-- EXERCISE GOAL --
For the listing below, output exactly the lines from the line with "Porträtt av friherrinnan" up to and including the line with "Vue depuis l'est", and no other lines.

-- AVAILABLE DATA --
==================================================

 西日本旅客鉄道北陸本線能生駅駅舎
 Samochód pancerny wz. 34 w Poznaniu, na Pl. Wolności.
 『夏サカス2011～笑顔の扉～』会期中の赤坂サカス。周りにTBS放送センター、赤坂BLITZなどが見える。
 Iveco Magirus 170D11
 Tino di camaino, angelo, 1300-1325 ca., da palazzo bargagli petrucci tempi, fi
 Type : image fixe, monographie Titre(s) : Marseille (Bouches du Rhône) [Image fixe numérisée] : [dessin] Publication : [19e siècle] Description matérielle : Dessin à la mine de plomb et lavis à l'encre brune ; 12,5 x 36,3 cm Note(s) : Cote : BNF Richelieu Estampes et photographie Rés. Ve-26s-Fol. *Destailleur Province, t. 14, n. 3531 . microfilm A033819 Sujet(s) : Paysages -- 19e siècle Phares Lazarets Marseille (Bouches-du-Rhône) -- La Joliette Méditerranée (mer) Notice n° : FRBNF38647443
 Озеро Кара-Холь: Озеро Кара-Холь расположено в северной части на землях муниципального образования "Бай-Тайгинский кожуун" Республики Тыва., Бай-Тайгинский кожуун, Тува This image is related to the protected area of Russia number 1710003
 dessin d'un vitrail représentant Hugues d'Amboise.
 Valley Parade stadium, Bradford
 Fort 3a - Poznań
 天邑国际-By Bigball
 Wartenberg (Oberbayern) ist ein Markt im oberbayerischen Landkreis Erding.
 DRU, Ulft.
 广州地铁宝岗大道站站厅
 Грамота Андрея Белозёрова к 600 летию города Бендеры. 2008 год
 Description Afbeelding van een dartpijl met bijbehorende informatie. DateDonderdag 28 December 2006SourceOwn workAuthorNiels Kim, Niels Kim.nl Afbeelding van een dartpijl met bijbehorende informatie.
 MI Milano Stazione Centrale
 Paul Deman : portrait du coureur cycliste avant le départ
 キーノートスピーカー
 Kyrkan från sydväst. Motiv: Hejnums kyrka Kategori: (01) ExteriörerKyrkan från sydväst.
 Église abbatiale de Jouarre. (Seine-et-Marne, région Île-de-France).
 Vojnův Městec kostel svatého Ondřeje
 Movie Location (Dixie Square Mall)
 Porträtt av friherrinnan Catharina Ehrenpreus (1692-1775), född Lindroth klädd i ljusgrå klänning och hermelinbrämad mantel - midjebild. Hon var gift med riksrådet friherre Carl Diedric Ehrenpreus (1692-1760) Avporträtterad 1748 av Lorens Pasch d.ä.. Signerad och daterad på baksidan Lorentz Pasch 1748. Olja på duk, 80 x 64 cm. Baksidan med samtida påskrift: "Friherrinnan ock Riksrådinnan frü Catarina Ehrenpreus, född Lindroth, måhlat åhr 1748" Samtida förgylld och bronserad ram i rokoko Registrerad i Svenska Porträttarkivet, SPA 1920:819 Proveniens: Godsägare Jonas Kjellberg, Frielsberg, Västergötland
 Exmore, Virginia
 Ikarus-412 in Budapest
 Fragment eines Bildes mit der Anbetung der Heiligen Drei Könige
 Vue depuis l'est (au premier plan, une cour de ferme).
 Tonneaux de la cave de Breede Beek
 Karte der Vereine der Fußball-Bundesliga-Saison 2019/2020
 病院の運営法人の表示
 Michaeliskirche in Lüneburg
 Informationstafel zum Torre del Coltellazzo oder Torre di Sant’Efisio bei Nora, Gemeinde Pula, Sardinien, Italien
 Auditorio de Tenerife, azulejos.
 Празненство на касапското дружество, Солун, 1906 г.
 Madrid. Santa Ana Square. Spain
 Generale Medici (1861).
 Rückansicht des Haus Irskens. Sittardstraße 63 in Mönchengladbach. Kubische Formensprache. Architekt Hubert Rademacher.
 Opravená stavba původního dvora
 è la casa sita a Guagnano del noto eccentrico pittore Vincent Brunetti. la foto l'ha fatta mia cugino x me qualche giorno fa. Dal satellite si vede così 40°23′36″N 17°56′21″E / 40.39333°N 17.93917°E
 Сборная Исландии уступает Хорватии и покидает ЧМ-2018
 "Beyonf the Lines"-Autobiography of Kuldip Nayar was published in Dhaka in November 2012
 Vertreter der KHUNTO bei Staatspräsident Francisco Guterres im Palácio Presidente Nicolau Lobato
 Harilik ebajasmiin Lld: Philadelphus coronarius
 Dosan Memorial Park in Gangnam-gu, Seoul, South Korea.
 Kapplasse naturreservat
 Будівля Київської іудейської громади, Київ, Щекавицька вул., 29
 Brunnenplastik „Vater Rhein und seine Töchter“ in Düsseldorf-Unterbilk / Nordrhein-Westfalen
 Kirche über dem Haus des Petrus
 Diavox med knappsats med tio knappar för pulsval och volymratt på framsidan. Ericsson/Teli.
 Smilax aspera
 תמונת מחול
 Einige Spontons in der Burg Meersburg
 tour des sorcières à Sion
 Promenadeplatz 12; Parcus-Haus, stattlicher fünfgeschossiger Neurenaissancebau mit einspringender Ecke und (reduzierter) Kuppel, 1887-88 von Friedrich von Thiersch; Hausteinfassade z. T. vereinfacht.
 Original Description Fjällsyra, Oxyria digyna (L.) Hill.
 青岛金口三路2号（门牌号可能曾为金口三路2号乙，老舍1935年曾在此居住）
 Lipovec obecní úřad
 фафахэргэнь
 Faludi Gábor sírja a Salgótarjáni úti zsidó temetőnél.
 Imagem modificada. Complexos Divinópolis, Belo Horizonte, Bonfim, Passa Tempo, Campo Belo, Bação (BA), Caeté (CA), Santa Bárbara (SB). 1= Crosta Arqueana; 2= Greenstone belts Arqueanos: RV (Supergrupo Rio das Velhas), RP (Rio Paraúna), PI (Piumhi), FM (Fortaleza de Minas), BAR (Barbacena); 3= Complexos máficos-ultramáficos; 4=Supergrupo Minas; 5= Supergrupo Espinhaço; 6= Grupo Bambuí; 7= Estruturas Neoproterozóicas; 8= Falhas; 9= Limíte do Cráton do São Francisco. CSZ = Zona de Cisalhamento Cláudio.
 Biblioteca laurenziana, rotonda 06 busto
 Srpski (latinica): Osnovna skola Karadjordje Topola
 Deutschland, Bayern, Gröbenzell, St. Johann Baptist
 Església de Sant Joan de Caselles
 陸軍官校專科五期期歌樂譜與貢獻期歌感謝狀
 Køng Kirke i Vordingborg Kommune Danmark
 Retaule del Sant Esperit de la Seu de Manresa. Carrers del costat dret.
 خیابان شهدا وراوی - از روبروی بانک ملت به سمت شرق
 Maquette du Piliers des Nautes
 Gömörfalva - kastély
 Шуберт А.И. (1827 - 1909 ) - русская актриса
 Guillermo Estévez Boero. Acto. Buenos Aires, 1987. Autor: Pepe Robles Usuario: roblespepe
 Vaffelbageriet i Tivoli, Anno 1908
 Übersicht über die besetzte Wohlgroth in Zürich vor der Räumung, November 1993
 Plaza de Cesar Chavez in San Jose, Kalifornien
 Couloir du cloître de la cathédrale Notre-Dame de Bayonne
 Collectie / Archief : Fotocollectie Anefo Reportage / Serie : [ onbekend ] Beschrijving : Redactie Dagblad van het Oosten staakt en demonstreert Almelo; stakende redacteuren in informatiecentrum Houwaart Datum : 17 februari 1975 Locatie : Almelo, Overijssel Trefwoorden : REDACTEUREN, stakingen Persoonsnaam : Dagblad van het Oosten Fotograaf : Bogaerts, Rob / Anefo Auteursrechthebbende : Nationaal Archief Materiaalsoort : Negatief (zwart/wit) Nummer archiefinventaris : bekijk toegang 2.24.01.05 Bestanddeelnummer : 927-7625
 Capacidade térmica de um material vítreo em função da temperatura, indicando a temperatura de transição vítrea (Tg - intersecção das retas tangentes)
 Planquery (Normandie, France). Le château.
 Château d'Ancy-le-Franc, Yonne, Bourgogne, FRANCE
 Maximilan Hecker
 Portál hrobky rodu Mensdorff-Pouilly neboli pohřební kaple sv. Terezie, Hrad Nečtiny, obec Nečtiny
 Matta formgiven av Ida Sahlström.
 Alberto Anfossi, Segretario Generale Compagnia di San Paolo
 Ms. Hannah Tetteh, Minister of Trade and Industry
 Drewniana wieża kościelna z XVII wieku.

==================================================

-- TASK ANSWER --
 Porträtt av friherrinnan Catharina Ehrenpreus (1692-1775), född Lindroth klädd i ljusgrå klänning och hermelinbrämad mantel - midjebild. Hon var gift med riksrådet friherre Carl Diedric Ehrenpreus (1692-1760) Avporträtterad 1748 av Lorens Pasch d.ä.. Signerad och daterad på baksidan Lorentz Pasch 1748. Olja på duk, 80 x 64 cm. Baksidan med samtida påskrift: "Friherrinnan ock Riksrådinnan frü Catarina Ehrenpreus, född Lindroth, måhlat åhr 1748" Samtida förgylld och bronserad ram i rokoko Registrerad i Svenska Porträttarkivet, SPA 1920:819 Proveniens: Godsägare Jonas Kjellberg, Frielsberg, Västergötland
 Exmore, Virginia
 Ikarus-412 in Budapest
 Fragment eines Bildes mit der Anbetung der Heiligen Drei Könige
 Vue depuis l'est (au premier plan, une cour de ferme).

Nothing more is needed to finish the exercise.